You can decide to unpause the pipeline now by CLI or in the UI as my screenshots show.

Run the pipeline

Switch back to the concourse UI in your browser and you should see the newly created pipeline. Click on it to proceed.

The newly created ubuntu pipeline

You can the resources (here: packer-files) that come from GitHub as well as the job. If you did not use the CLI beforehand use the play button on top to unpause the pipeline. Next, click on the job for more details.

Pipeline details

As the job didn’t run yet there is no output, but it will come once you start it. Use the “+” button to run the job.

Pipeline details

The screenshot on top of the page shows the in-progress screen.
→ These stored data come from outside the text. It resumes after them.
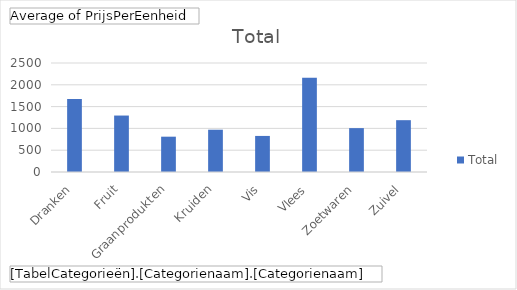
| Category | Total |
|---|---|
| Dranken | 1675 |
| Fruit | 1294.8 |
| Graanprodukten | 810 |
| Kruiden | 970 |
| Vis | 827.3 |
| Vlees | 2160.267 |
| Zoetwaren | 1006.4 |
| Zuivel | 1188.571 |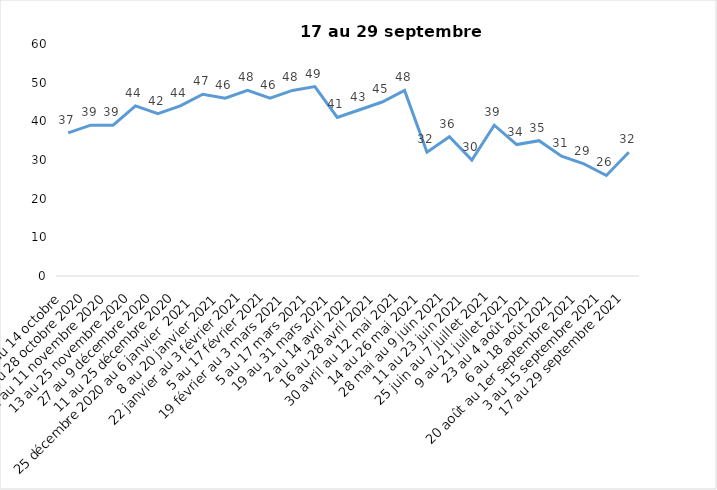
| Category | Toujours aux trois mesures |
|---|---|
| 2 au 14 octobre  | 37 |
| 16 au 28 octobre 2020 | 39 |
| 30 octobre au 11 novembre 2020 | 39 |
| 13 au 25 novembre 2020 | 44 |
| 27 au 9 décembre 2020 | 42 |
| 11 au 25 décembre 2020 | 44 |
| 25 décembre 2020 au 6 janvier  2021 | 47 |
| 8 au 20 janvier 2021 | 46 |
| 22 janvier au 3 février 2021 | 48 |
| 5 au 17 février 2021 | 46 |
| 19 février au 3 mars 2021 | 48 |
| 5 au 17 mars 2021 | 49 |
| 19 au 31 mars 2021 | 41 |
| 2 au 14 avril 2021 | 43 |
| 16 au 28 avril 2021 | 45 |
| 30 avril au 12 mai 2021 | 48 |
| 14 au 26 mai 2021 | 32 |
| 28 mai au 9 juin 2021 | 36 |
| 11 au 23 juin 2021 | 30 |
| 25 juin au 7 juillet 2021 | 39 |
| 9 au 21 juillet 2021 | 34 |
| 23 au 4 août 2021 | 35 |
| 6 au 18 août 2021 | 31 |
| 20 août au 1er septembre 2021 | 29 |
| 3 au 15 septembre 2021 | 26 |
| 17 au 29 septembre 2021 | 32 |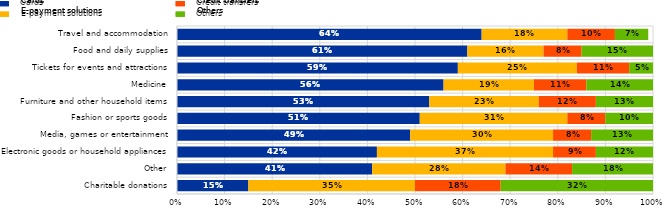
| Category | Cards | E-payment solutions | Credit transfers | Others |
|---|---|---|---|---|
| Charitable donations | 0.15 | 0.35 | 0.18 | 0.32 |
| Other | 0.41 | 0.28 | 0.14 | 0.18 |
| Electronic goods or household appliances | 0.42 | 0.37 | 0.09 | 0.12 |
| Media, games or entertainment | 0.49 | 0.3 | 0.08 | 0.13 |
| Fashion or sports goods | 0.51 | 0.31 | 0.08 | 0.1 |
| Furniture and other household items | 0.53 | 0.23 | 0.12 | 0.13 |
| Medicine | 0.56 | 0.19 | 0.11 | 0.14 |
| Tickets for events and attractions | 0.59 | 0.25 | 0.11 | 0.05 |
| Food and daily supplies | 0.61 | 0.16 | 0.08 | 0.15 |
| Travel and accommodation | 0.64 | 0.18 | 0.1 | 0.07 |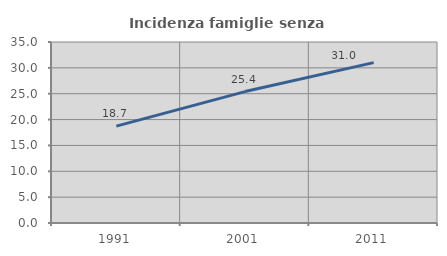
| Category | Incidenza famiglie senza nuclei |
|---|---|
| 1991.0 | 18.738 |
| 2001.0 | 25.414 |
| 2011.0 | 31.016 |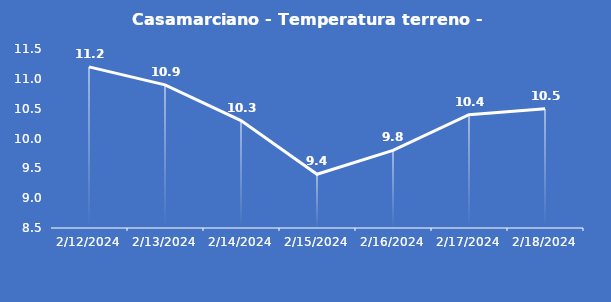
| Category | Casamarciano - Temperatura terreno - Grezzo (°C) |
|---|---|
| 2/12/24 | 11.2 |
| 2/13/24 | 10.9 |
| 2/14/24 | 10.3 |
| 2/15/24 | 9.4 |
| 2/16/24 | 9.8 |
| 2/17/24 | 10.4 |
| 2/18/24 | 10.5 |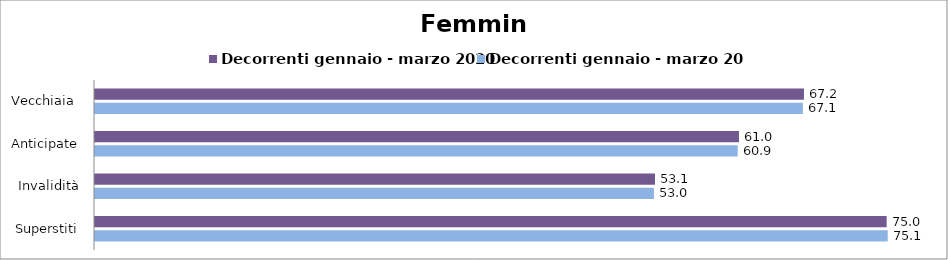
| Category | Decorrenti gennaio - marzo 2020 | Decorrenti gennaio - marzo 2021 |
|---|---|---|
| Vecchiaia  | 67.2 | 67.1 |
| Anticipate | 61.04 | 60.92 |
| Invalidità | 53.08 | 52.98 |
| Superstiti | 75.04 | 75.14 |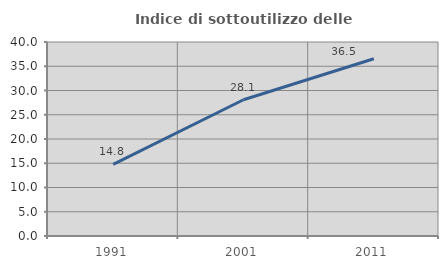
| Category | Indice di sottoutilizzo delle abitazioni  |
|---|---|
| 1991.0 | 14.752 |
| 2001.0 | 28.091 |
| 2011.0 | 36.543 |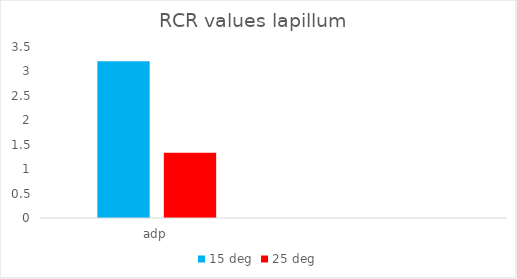
| Category | 15 deg | 25 deg |
|---|---|---|
| adp | 3.21 | 1.337 |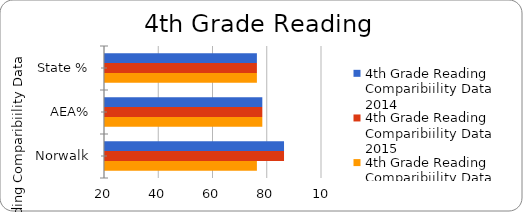
| Category | 4th Grade Reading Comparibiility Data 2014 | 4th Grade Reading Comparibiility Data 2015 | 4th Grade Reading Comparibiility Data 2016 |
|---|---|---|---|
| State % | 76 | 76 | 76 |
| AEA% | 78 | 78 | 78 |
| Norwalk | 86 | 86 | 76 |

During the build process you can open up the vCenter and follow the process by opening a remote console on the template VM. If all went well you will see a powered-off VM as build artifact after the job completes, it takes about 15 minutes.

Update 2020-01-22: Managing changes

After running the pipeline check out the template VM.
Power it back on, login and see if the setup works for you. You can adjust the packer parameters and configuration files and restart the build job, but remember to push the changes back to GitHub. Every time the job will check your online repository at GitHub for the latest commit in the master branch.

If all that git talk didn’t make any sense to you (yet), start with a tutorial here or here.


Summary

What came out as a short blog post was a quite a learning experience for me. I knew nothing about concourse CI, some basics about packer and did fall into some traps with docker and pre-build containers. In the end, I even needed to publish my own container images on docker hub.
Still, I hope you enjoyed this post and I would love to hear back from you.
The next part(s) will focus more on what is actually happening inside the pipeline and the packer configuration before I try to extend the pipeline with further steps.